Foto: Archiv Black Diamond
Klemmkeile, Karabiner, Eisgeräte. Black Diamond macht eigentlich Ausrüstung für alle, denen kein Berg zu hoch und keine Wand zu steil ist. Inzwischen locken die Amerikaner aber auch Trekker und Wanderer mit durchdachten Produkten. Das Portait einer ungewöhnlichen Company.
 

Männer, die vor dem Fabriktor stehen und mit neuen Stahlwerkzeugen so lange auf den Beton eindreschen, bis sie kaputt gehen. Andere Männer, die hinter dem Fabriktor so lange neue Werkzeuge herstellen, bis sie nicht mehr kaputt gehen, wenn man mit ihnen auf den Beton eindrischt. Das ist eine der Gründungslegenden des amerikanischen Bergsportausrüsters Black Diamond, dessen alpinistische Hartwaren den Ruf genießen, zuverlässig ganz zu bleiben, wenn die Kundschaft sie hart hernimmt – und zwar nicht auf Beton, sondern auf Kalkfels, Granit oder glasigem Eis.

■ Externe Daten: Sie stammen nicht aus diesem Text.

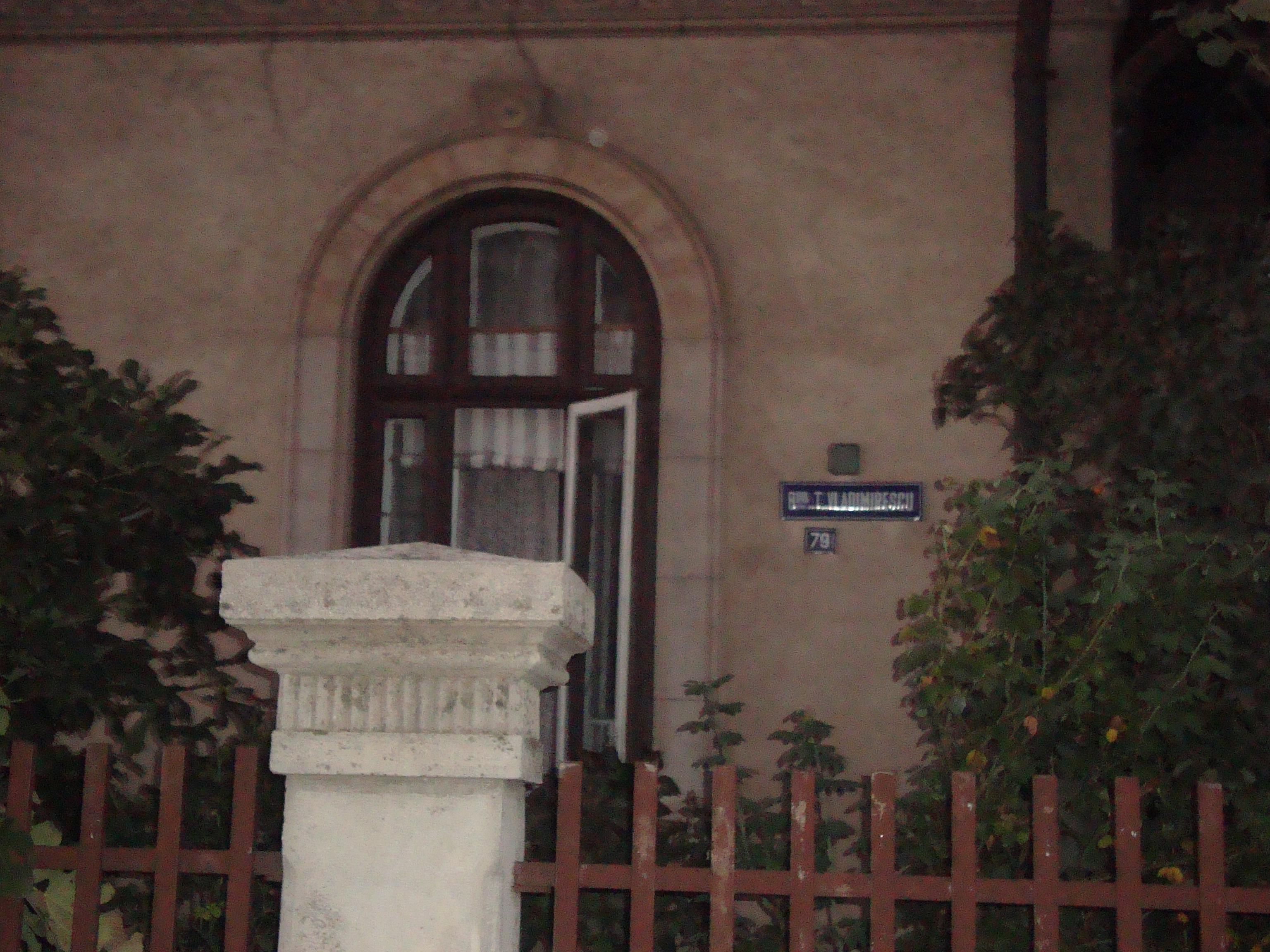 Casa Ghiculescu Nicoletti (pe strada Orly colt cu Bd. Vladimirescu Tudor)
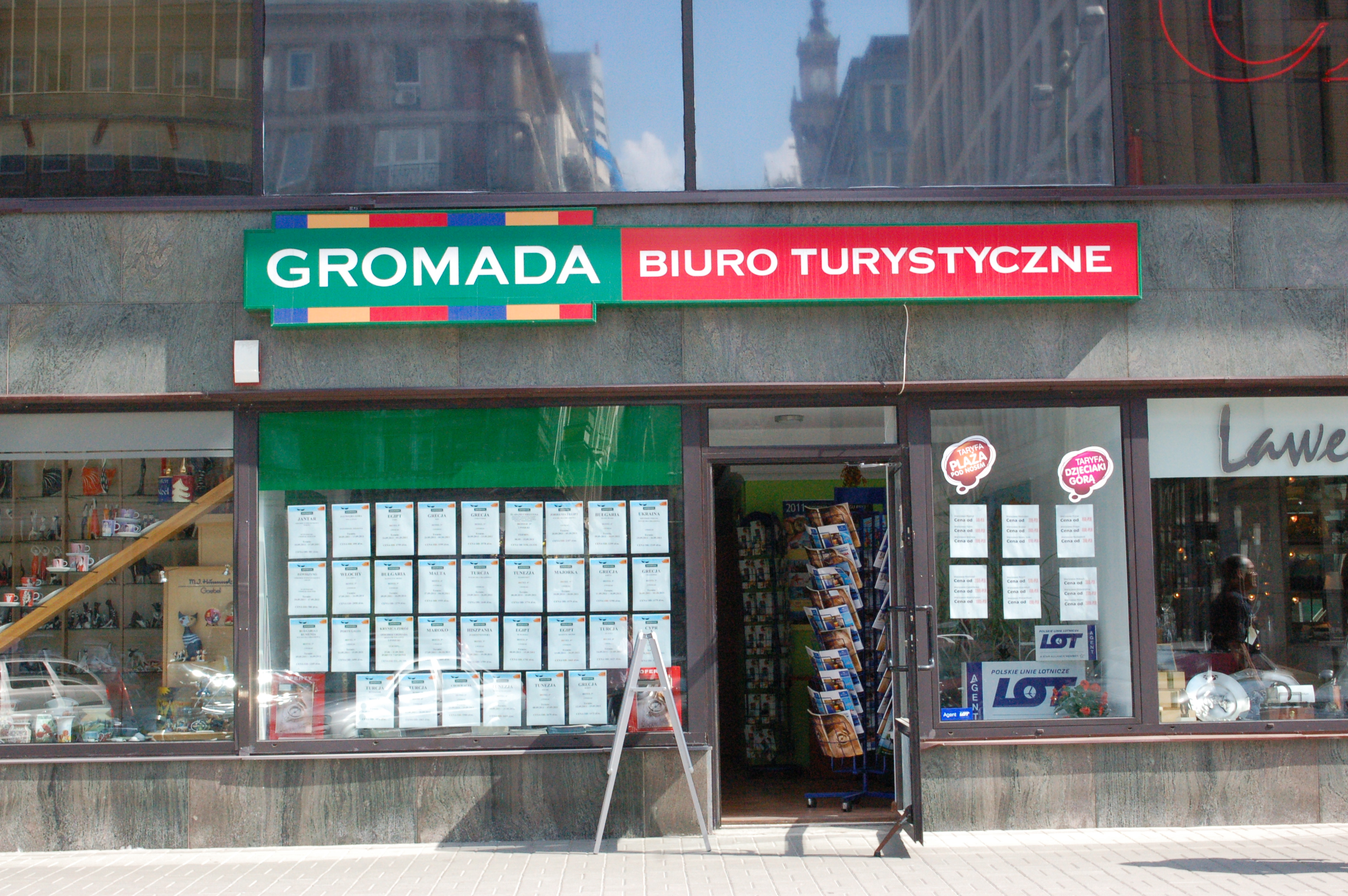 Gromada Hotel Dom Chłopa, Warschau
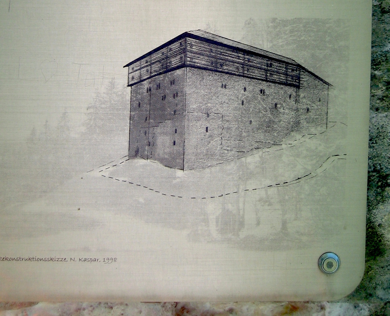 Ausschnitt der Infotafel
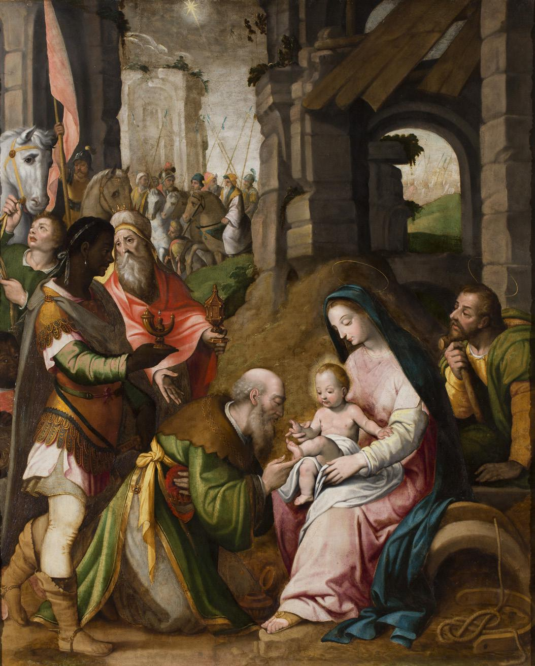 La obra representa el momento en que el Niño Jesús fue adorado por los tres Reyes Magos en presencia de sus padres.
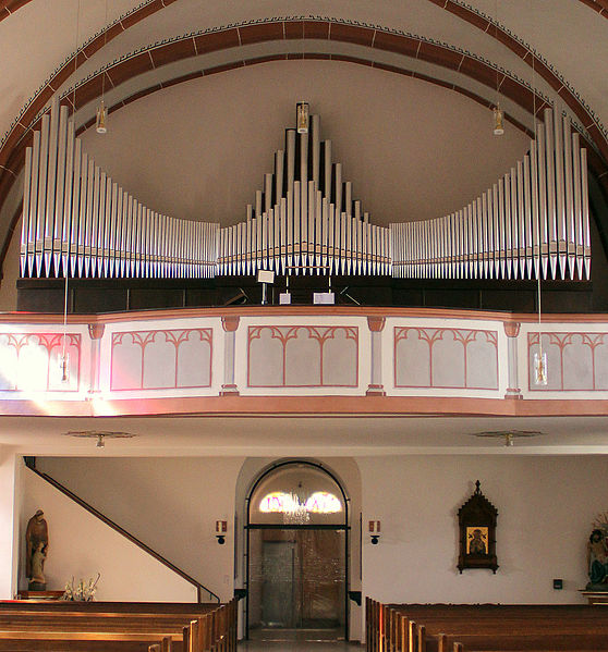 Blick ins Innere der katholischen Pfarr- und Wallfahrtskirche St. Josef in Riegelsberg, Regionalverband Saarbrücken, Saarland
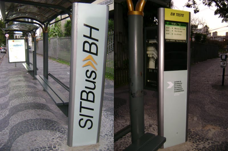 Sistema que identifica o tempo que o ônibus irá demorar para chegar ao ponto de ônibus, na Avenida Álvares Cabral, em Belo Horizonte, Minas Gerais, Brasil.
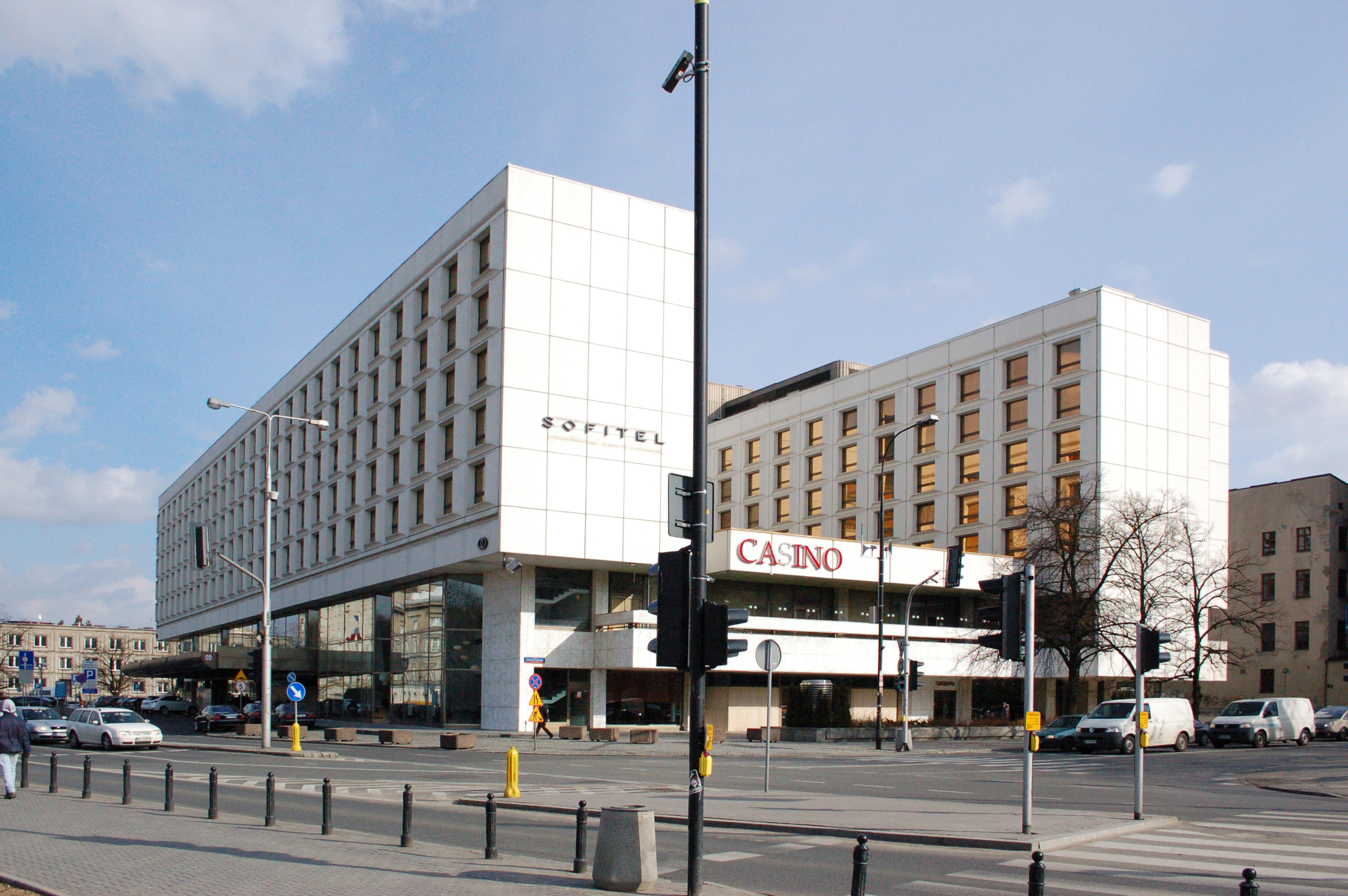 Hotel Victoria Warschau
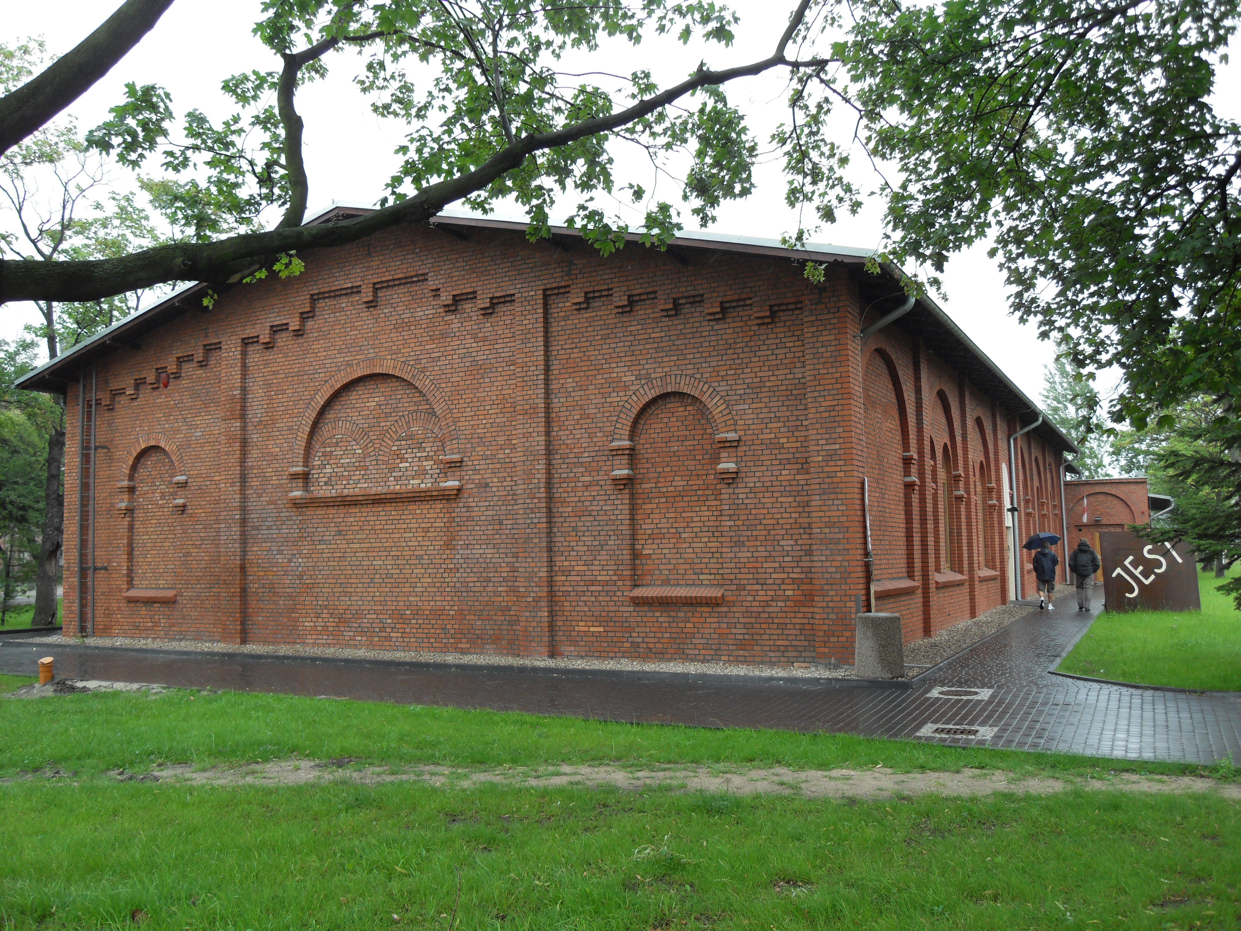 Stocznia Gdańska, sala BHP.

Kultiges Klemmgerät: Der Camalot kam 1987 auf den Markt. | Foto: Black Diamond
Kultiges Klemmgerät: Der Camalot kam 1987 auf den Markt. | Foto: Black Diamond

Es gibt noch ein anderes Bild, das ausdrückt, was Black Diamond ist: Männer und Frauen, die vor dem Einsetzen der Morgendämmerung im Schein der Stirnlampen noch schnell auf irgendeinen Berg rennen, damit sie rechtzeitig zur Arbeit wieder unten sind – im Headquarter von Black Diamond in Salt Lake City, Utah (USA).

Die archaischen Materialprüfer der »wrecking crew« und die eiligen Frühaufsteher der »dawn patrols« machen klar, dass hier nicht nur Ausrüstungsgegenstände produziert werden, sondern auch Mythen. Mythen, die wahr sind, steigern den Wert der Marke und damit den Geschäftserfolg. Und Black Diamond hat Erfolg. Ende 2010 könnte die 100-Millionen-Dollar-Umsatzgrenze geknackt werden. Die Aussichten dafür sind gut, denn auch die beiden Firmenstandorte in Europa und Asien wachsen schnell: Von den 450 Mitarbeitern weltweit arbeiten derzeit 40 in Reinach bei Basel und 130 im chinesischen Zhuhai.

Der Chef dieses Unternehmens heißt Peter Metcalf. Er weiß, was Extrembergsteiger brauchen – spätestens seit ihm 1980 die zweite Durchsteigung der 1800 Meter hohen Südwand des Mount Hunter (4442 m) in Alaska gelang – mit einer Ausrüstung, die Stück für Stück den Geist aufgab. 1983 wurde er General Manager der Firma Chouinard Equipment, die der Surfer, Bergsteiger und Selfmade-Schmied Yvon Chouinard seit 1957 von einer Hinterhofwerkstatt zum vielleicht ehrgeizigsten Hersteller von Kletterausrüstung weltweit gemacht hatte. Nach einem Insolvenzverfahren übernahm Metcalf im Dezember 1989 zusammen mit den damals 40 Angestellten das Unternehmen: Black Diamond Equipment war geboren. Zwei Jahre später übersiedelte der Betrieb nach Salt Lake City.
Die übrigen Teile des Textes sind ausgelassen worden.